The Russians will of course find the problem and fix it — this time. But we will still be left with one type of vehicle operated by another country that has had a sometimes “interesting” relationship with our government as the only way for our people and payloads to get to space. Not good. This situation also brought back thoughts in my mind of what happened with the Columbia space shuttle. At the time, had we accepted the military’s offer to use its high power telescopes to look beneath it and spot the holes that would later kill our people, there were only two ways to get them down, the shuttle (none of which were ready) and Soyuz (a long shot and also none ready to fly.)
There is an easy solution. In fact, we could have up to five potential and different spacecraft flying to space — if Congress (once again) will simply get out of the way.
NASA is already trying to create a new commercial spaceflight industry that will be able to do all of these tasks, do them cheaply, do them safely and do them using different vehicles flying on different rockets. This means huge savings for the US taxpayers, more opportunities for NASA to explore for less cost and helps assure that next time one system fails there are other, different technologies and systems that can take up the slack — or if needed — save the day.
Sierra Nevada in Colorado, SpaceX in California and Texas, orbital Sciences in Virginia, even Boeing with its partner space station builder Bigelow Aerospace in Nevada, are building new systems capable of carrying up to seven astronauts or some serious payloads to the station. Problem is Congress is trying to kill them.

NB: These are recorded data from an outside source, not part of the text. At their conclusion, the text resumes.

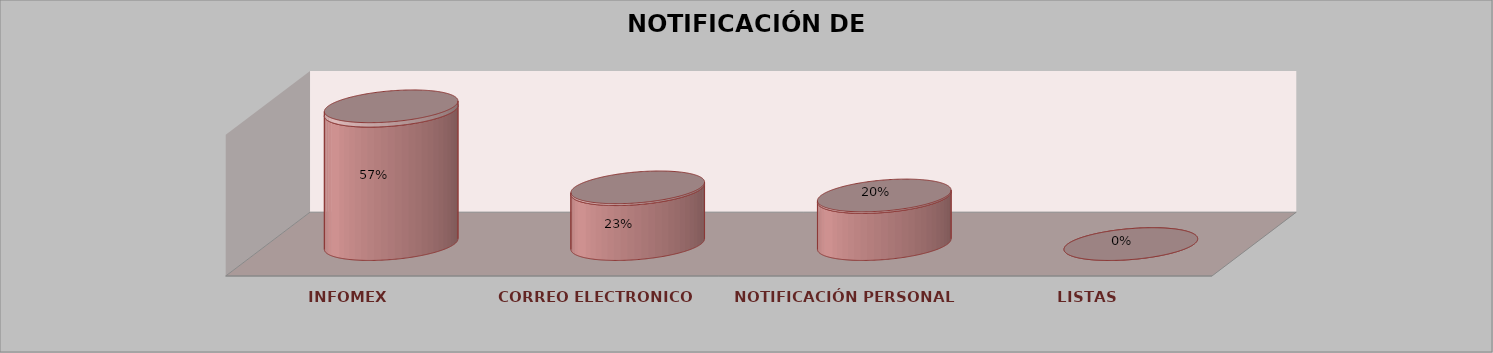
| Category | Series 0 | Series 1 | Series 2 | Series 3 | Series 4 |
|---|---|---|---|---|---|
| INFOMEX |  |  |  | 17 | 0.567 |
| CORREO ELECTRONICO |  |  |  | 7 | 0.233 |
| NOTIFICACIÓN PERSONAL |  |  |  | 6 | 0.2 |
| LISTAS |  |  |  | 0 | 0 |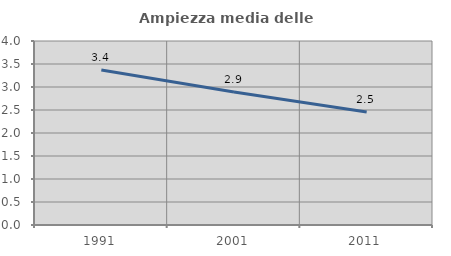
| Category | Ampiezza media delle famiglie |
|---|---|
| 1991.0 | 3.368 |
| 2001.0 | 2.892 |
| 2011.0 | 2.455 |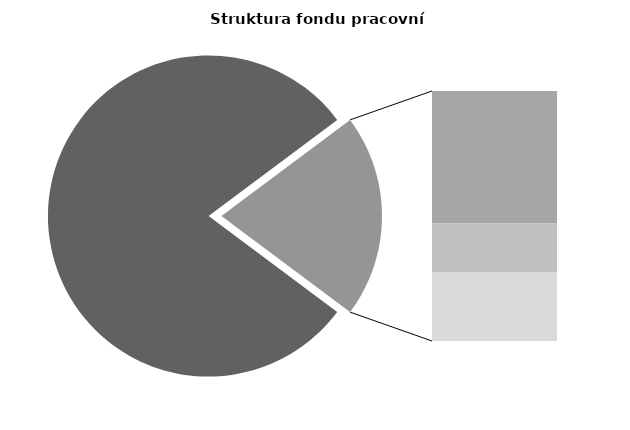
| Category | Series 0 |
|---|---|
| Průměrná měsíční odpracovaná doba bez přesčasu | 136.597 |
| Dovolená | 18.573 |
| Nemoc | 6.852 |
| Jiné | 9.64 |

You see Congress, in particular Texas Senator Kay Bailey Hutchison, Alabama Senator Richard Shelby, and Florida Senator Bill Nelson (with some quiet support from Senators Hatch and Mikulski) are intent on gutting the Commercial Crew Development Program (CCDEV) and putting all the money into yet another giant, never to be built temp job creator popularly called the Senate Launch System.
Ripping over $600 million out of the already measly $800 the White House had planned to spend on CCDEV rocketships, which could be flying by 2015, these visionary Washington spacecraft designers have instead proposed we spend over $38 billion on a giant rocket that will fly astronauts around the moon in 2021 — repeating the achievement of Apollo 8 only 53 or so years later and only ten years too late to help in this emergency.

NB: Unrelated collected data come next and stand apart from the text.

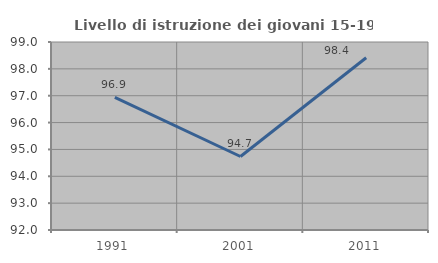
| Category | Livello di istruzione dei giovani 15-19 anni |
|---|---|
| 1991.0 | 96.939 |
| 2001.0 | 94.737 |
| 2011.0 | 98.413 |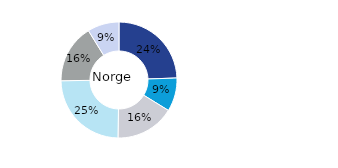
| Category | Norge |
|---|---|
| Kontor | 0.244 |
| Bostäder | 0.093 |
| Handel | 0.165 |
| Logistik* | 0.245 |
| Samhällsfastigheter** | 0.164 |
| Övrigt | 0.088 |

Luckily, at least one Congressman, Dana Rohrabacher of California, has stood up against this “Lunacy” and called for some of the money now planned for SLS to be spent on accelerating the CCDEV program. An ironic and yet elegant jiu jitsu move against the forces of pork to be sure.
One can only hope that others on the Hill can put aside their own attachment to near term aerospace campaign contributions and partisan politics (as he has) long enough to join this call to do the right thing. After all, when it comes to saving the day, and who builds what with our money, I would rather the heroes who fly to ISS be funded by money spent in America, on riding on rockets built using innovative American technology and that they leave behind a new growth producing industry rather than prop up a dying one.
This isn’t about the Russians, nor should it be. They are a great space-faring nation with their own agenda and plans. It is about us, and the failure of our leaders to plan ahead, and now their failure to step up and support an American solution to an American problem.
In an ironic twist on the old feared words “I am the government and I am here to help…” perhaps, if we can get NewSpace rocket builders some cash soon enough, what will be heard in a few months through the airlock of the International Space Station will be: “Hi, I’m with the private sector, and I’m here to help you…” in American English of course."
from moonandback.com
My Thoughts:
I like the optimism in this post, and this really isn't about snubbing the Russians. It is our own fault we are without a contingency, but the failure of the Russian system does provide American companies some leverage for CCDev.